A hillbilly went hunting one day in Georgia and bagged
> three ducks. He put them in the bed of his pickup
> truck and was about to drive home when he was
> confronted by an ornery game warden who didn't like
> hillbillies.
>
>
> The game warden ordered the hillbilly to show his
> hunting license; the hillbilly pulled out a valid
> Georgia hunting license. The game warden looked at
> the license, then reached over and picked up one of
> the ducks, sniffed its butt, and said, 'This duck
> ain't from Georgia.This is a Tennessee duck. You got
> a Tennessee huntin' license, boy?' The hillbilly
> reached into his wallet and produced a Tennessee
> hunting license.
>
>
>
> The game warden looked at it, then reached over and
> grabbed the second duck, sniffed its butt, And said,
> 'This ain't no Tennessee duck. This duck's from
> Mississippi.

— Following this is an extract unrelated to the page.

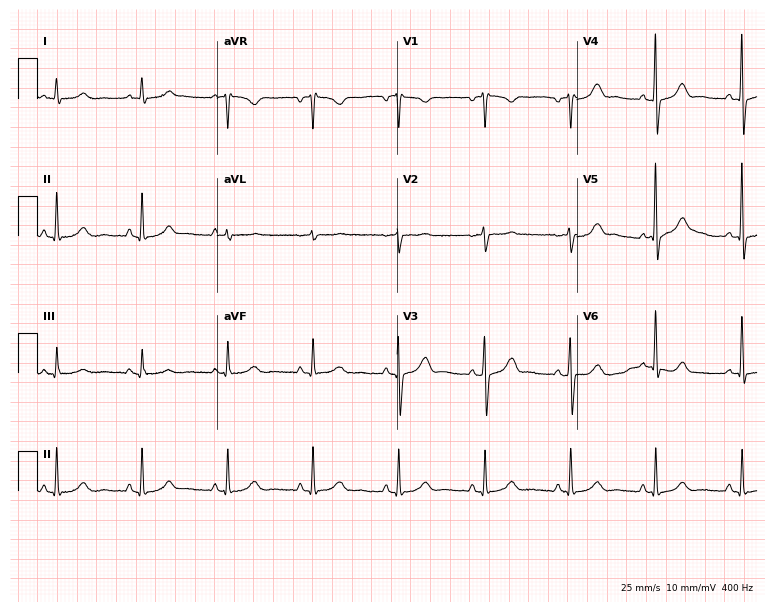
Standard 12-lead ECG recorded from a male patient, 69 years old. Read as a normal ECG.

You got a Mississippi license?' The
> hillbilly reached into his wallet and produced a
> Mississippi hunting license.
>
>
>
> The warden then reached over and picked up the third
> duck, sniffed its butt and said, 'This ain't no
> Mississippi duck. This here duck's from South
> Carolina .. You got a South Carolina huntin' license?'
> Again the hillbilly reached into his wallet and
> brought out a South Carolina hunting license. The
> game warden was extremely frustrated at this point,
> and he yelled at the hillbilly, 'Boy, just where the
> hell are you from?' The hillbilly turned around,
> dropped his pants, bent over, and said,'You tell me.